UK immigration hits record levels despite labour shortages
Immigration to the UK has hit record levels, despite labour shortages in key sectors, amid a fresh wave of public positivity towards arrivals.
In the year ending in June 2022, long-term immigration into the UK was around 1.1m, up by 435,000 on the previous annual figure.
Employment-related migration fell in vital sectors such as hospitality and transport, sparking worker shortfalls and supply chain issues, a UK in a Changing Europe (UKICE) report found.
But UK universities have noted a rise in non-EU international students and the post-Brexit era has seen the biggest flow of refugees to the UK since the Second World War.
More than 430,000 people have been granted status under humanitarian routes, the report said, 85 per cent of whom are Ukrainian or from Hong Kong.
It comes just days after Prime Minister Rishi Sunak unveiled tough new legislation aimed at stopping small boat crossings in a bid to deliver on his five key pledges ahead of an election.

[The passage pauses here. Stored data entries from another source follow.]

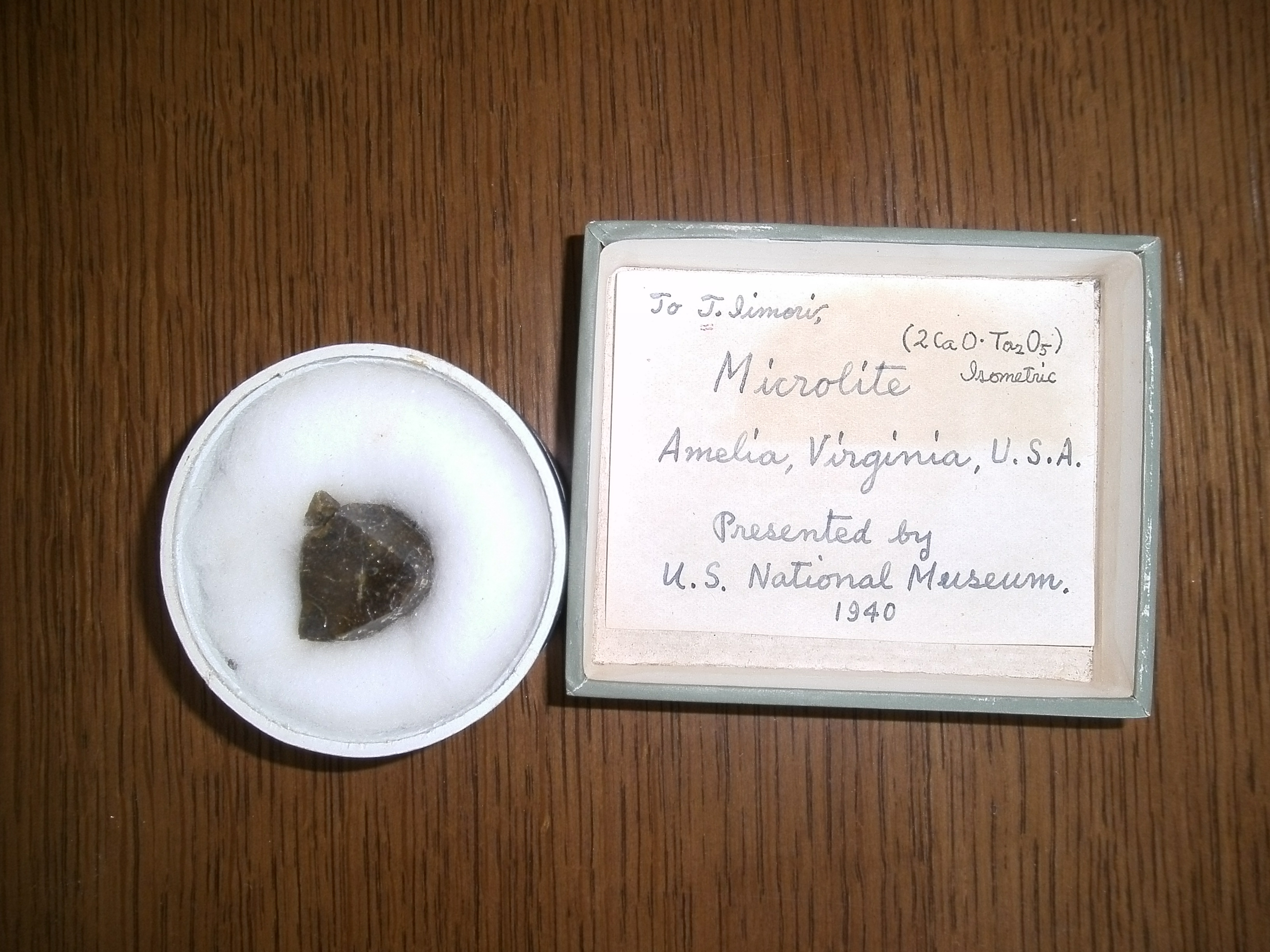 飯盛武夫に贈呈されたMicrolite2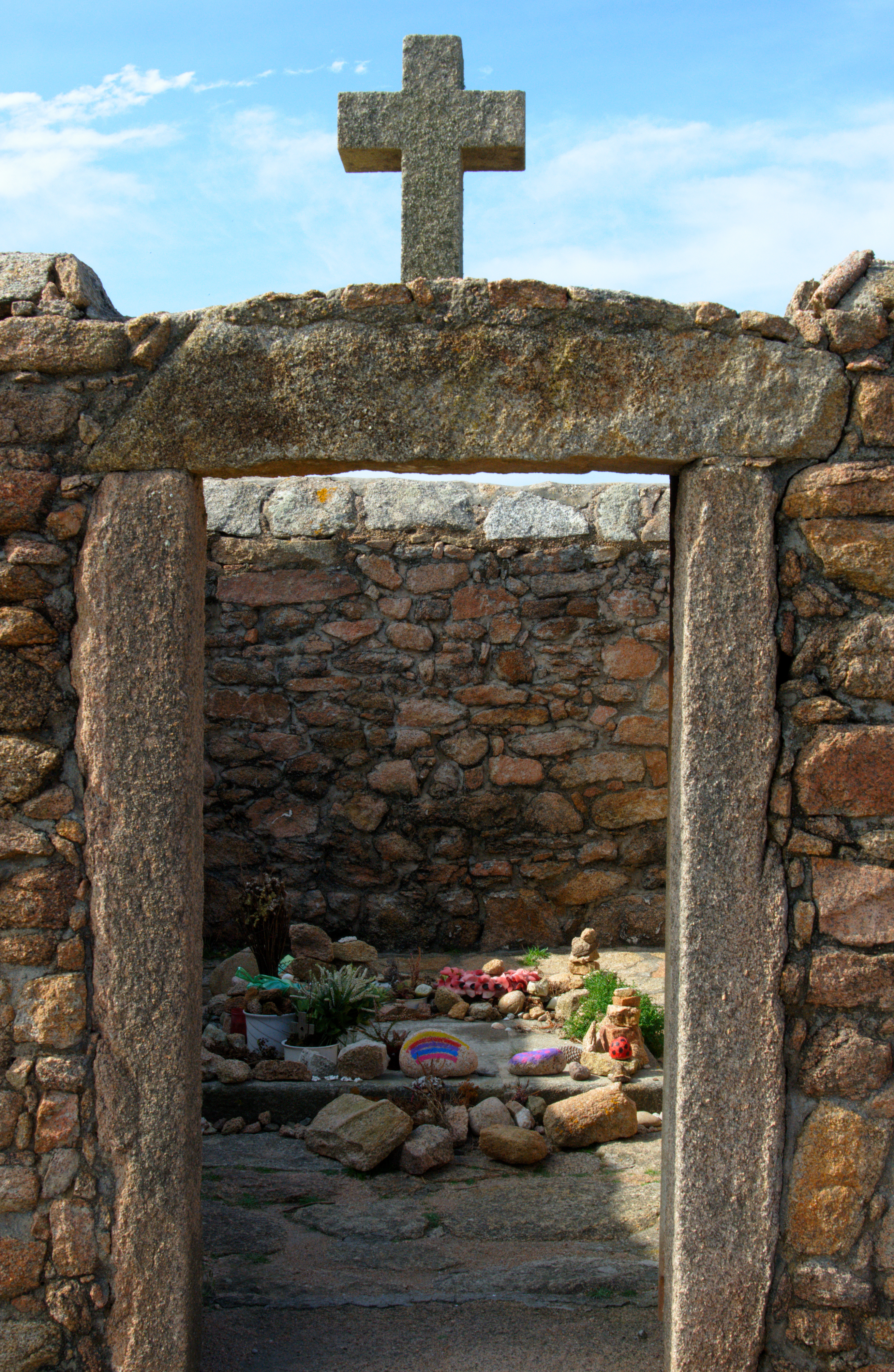 Cementerio de los Ingleses, Camariñas, Galicia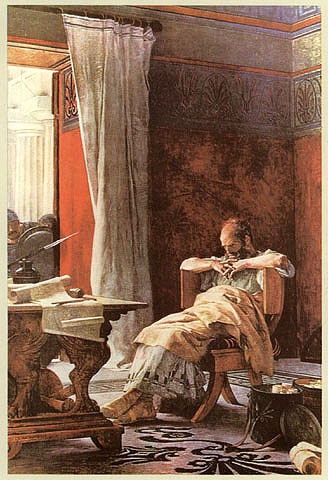 Archimede pensatore raffigurato dal pittore italiano Nicolò Barabino. Opera d'arte coservata presso il Museo Civico Revoltella di Trieste.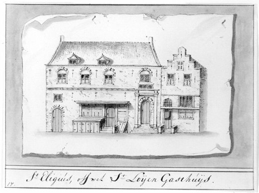 Utrecht: Sint Eloyen Gasthuis. St Eligius, offwel St Loijen Gasthuys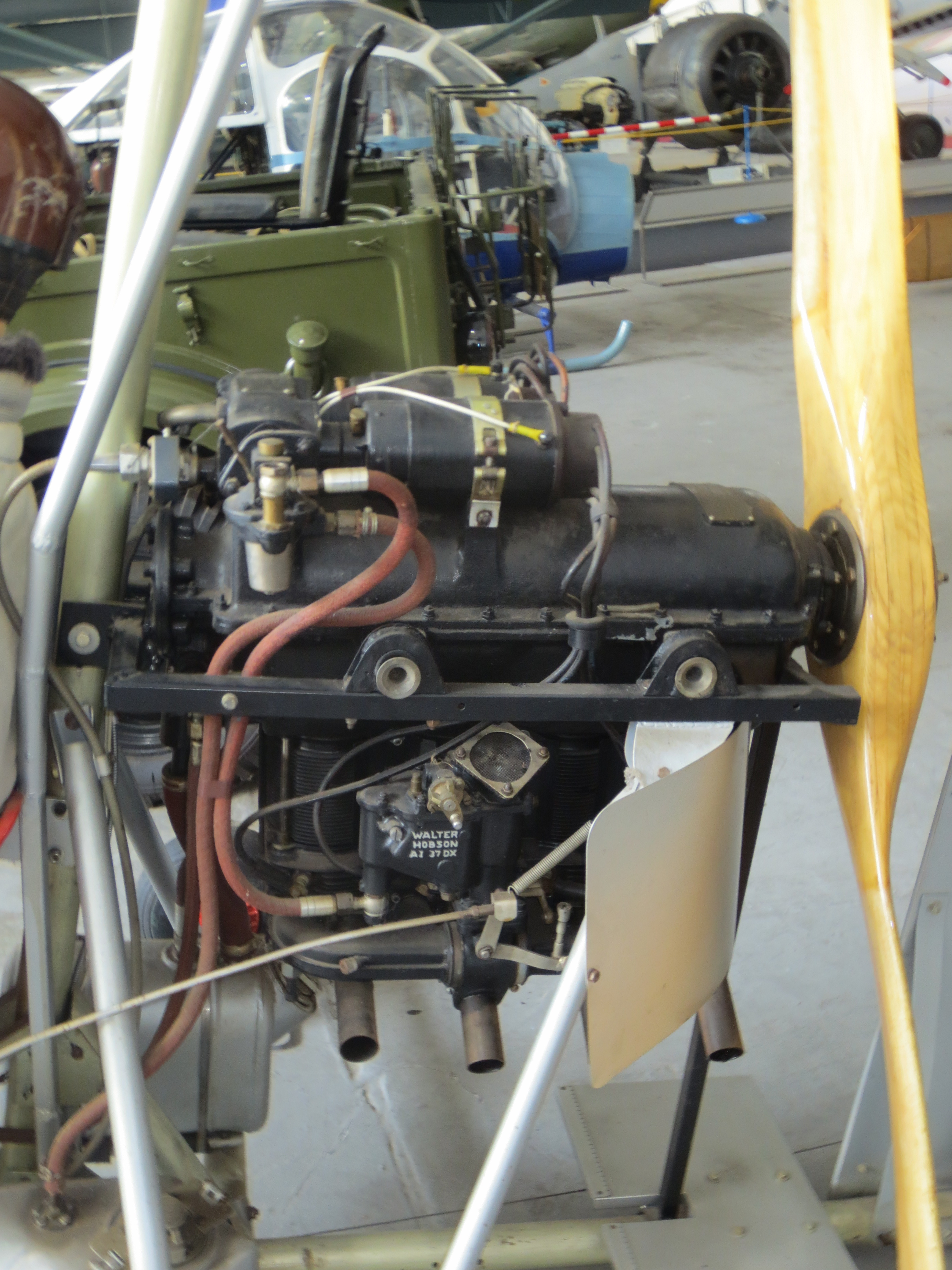 Vírník KD-67 Ideal s motorem Walter Mikron II, LM Kbely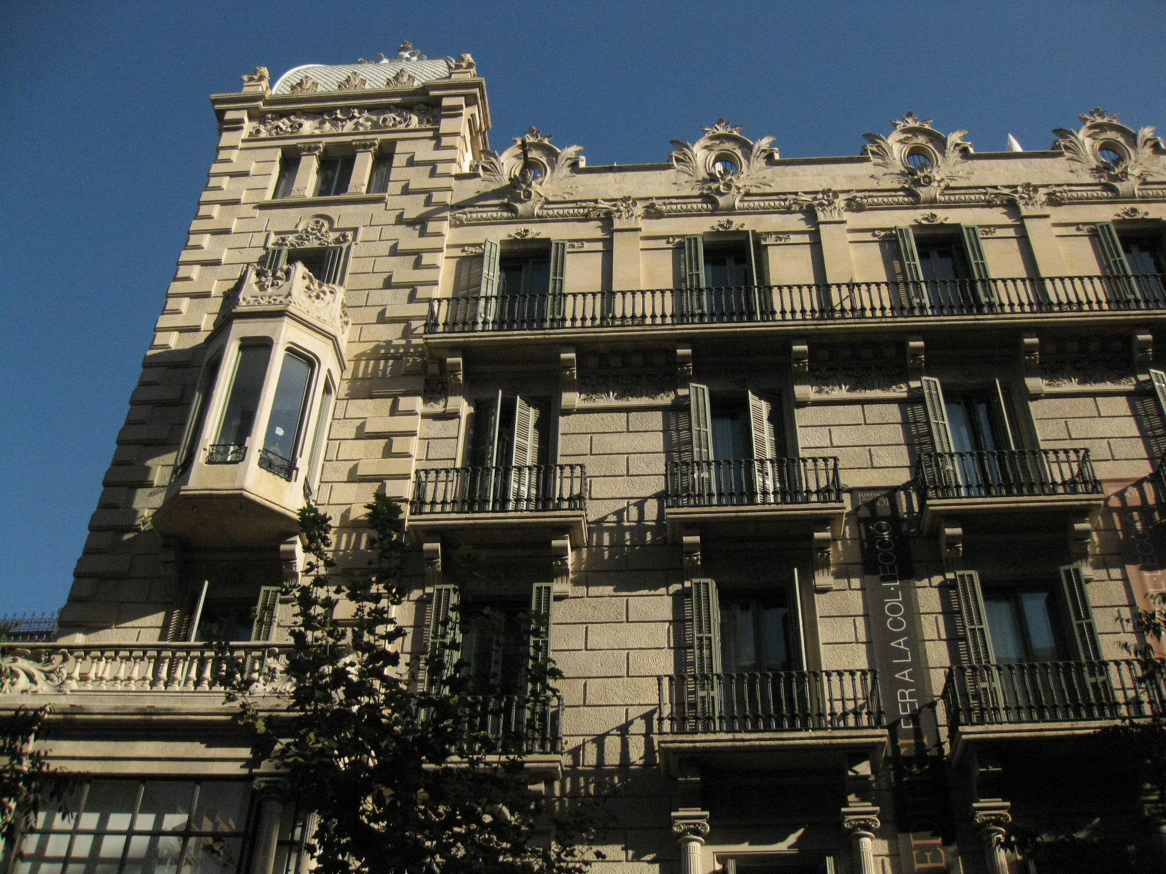 Casa Garriga Nogués (Enric Sagnier, 1899-1901), al carrer de la Diputació núm. 250, a l'Eixample de Barcelona. És la seu de la Fundació Francisco Godia.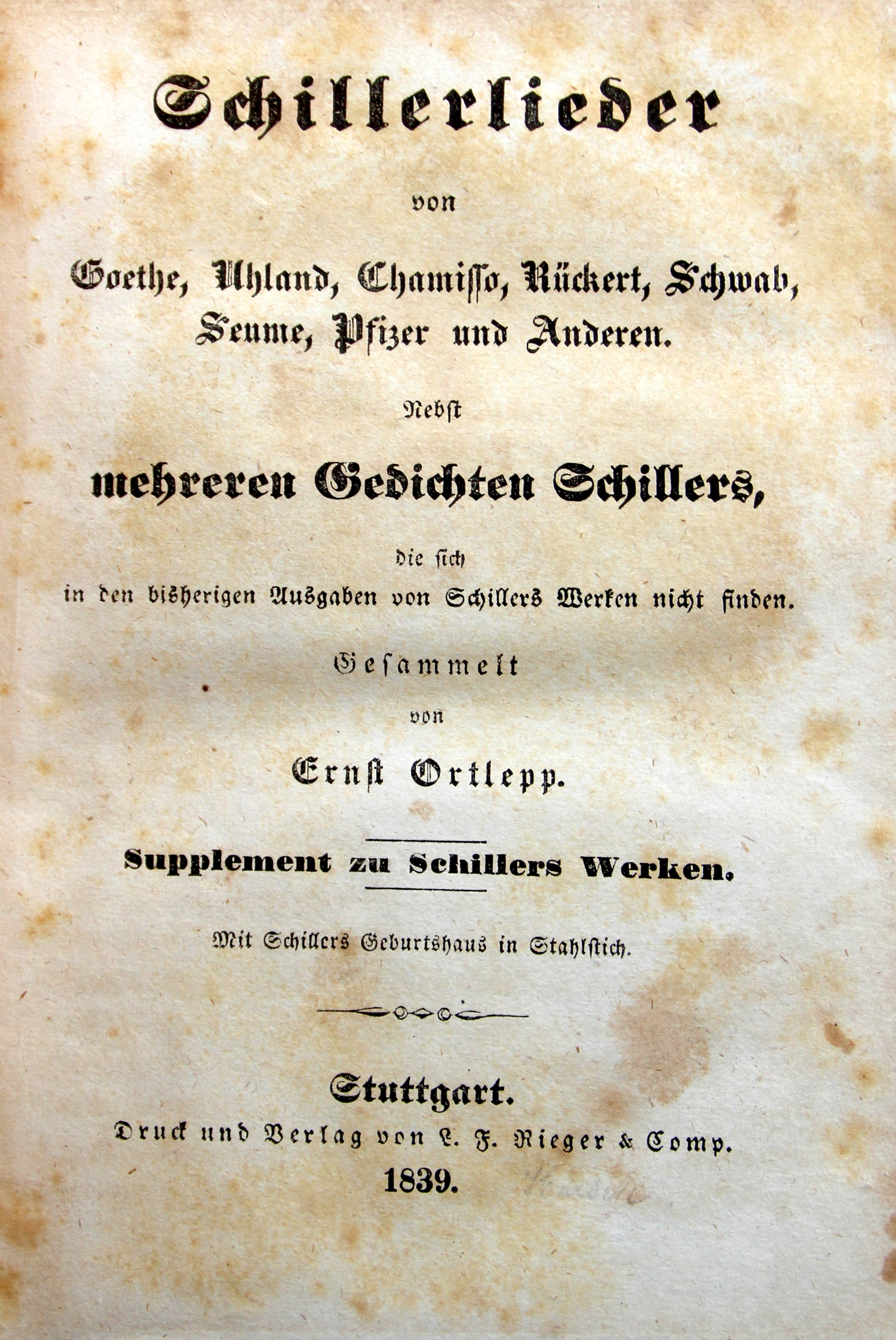 Friedrich Schiller Schillerlieder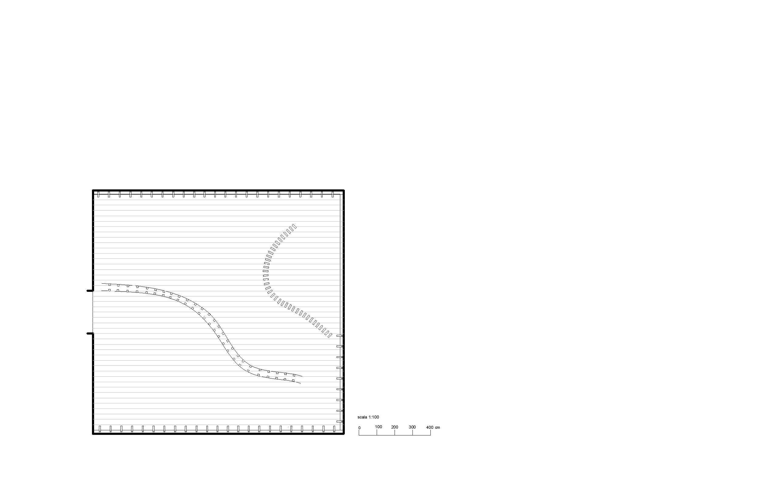 Template:Screenshotcopyrighted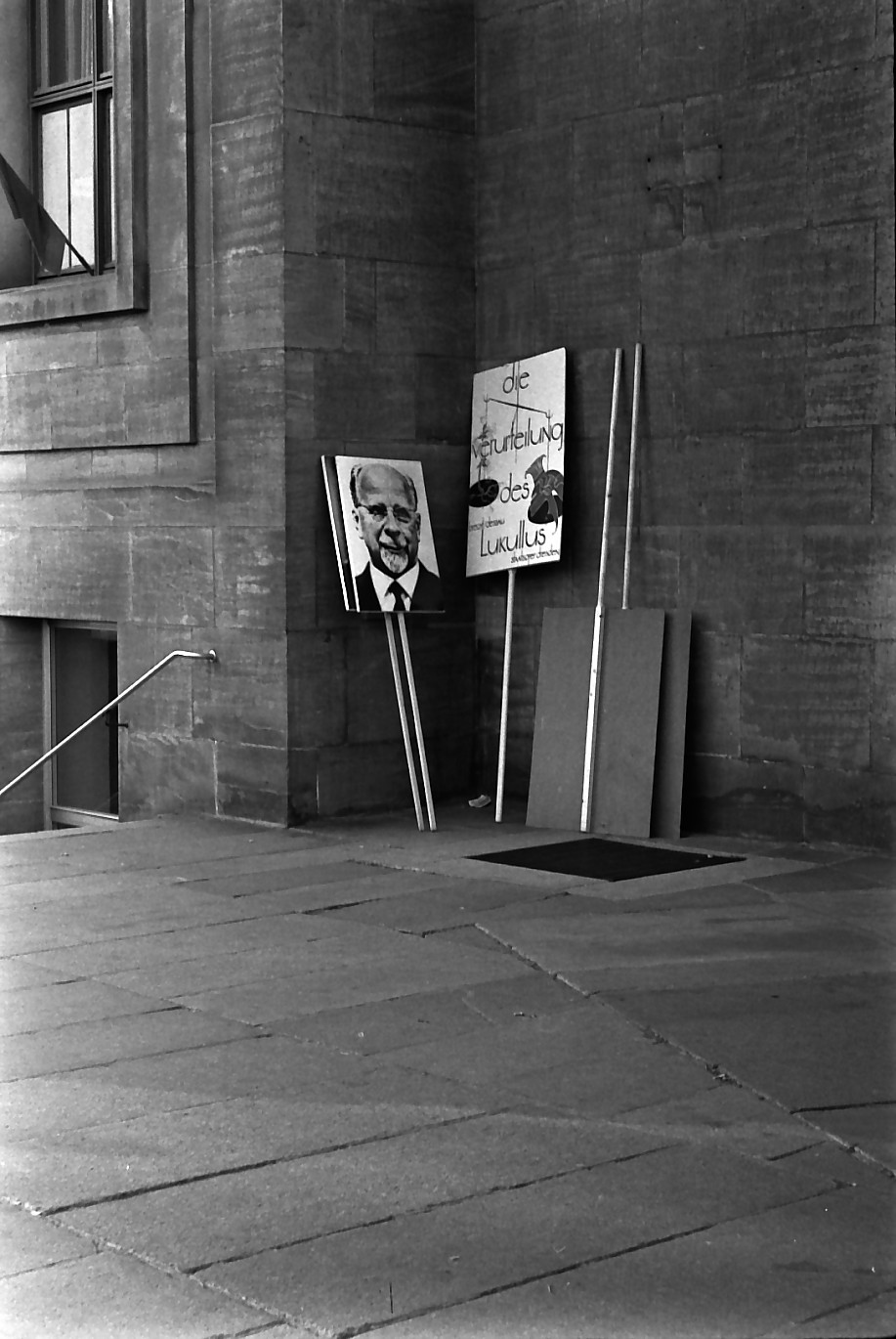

Jonathan Portes from UKICE said: “The biggest shake-up in UK immigration policy for half a century coincides with a sustained shift in public attitudes in a more positive direction, with a broad consensus the system should meet the needs of the economy and labour market.”
Green Party co-leader Adrian Ramsay said: “Brexit closed down free movement of people and has created labour shortages in important sectors.
“Immigrants make up a significant proportion of the key workers, from supermarket shelf-packers, to care workers and health staff, who we all clapped for during the pandemic.”
And Madeleine Sumption, Migration Observatory director, said: “The post-Brexit immigration system has given with one hand and taken with the other.
“While some low-wage sectors have faced labour shortages as they adjust to a world without free movement, others have seen a boom in recruitment.
“The average impacts of the new immigration system are still expected to be small, but it’s clear that different employers are experiencing it in very different ways”.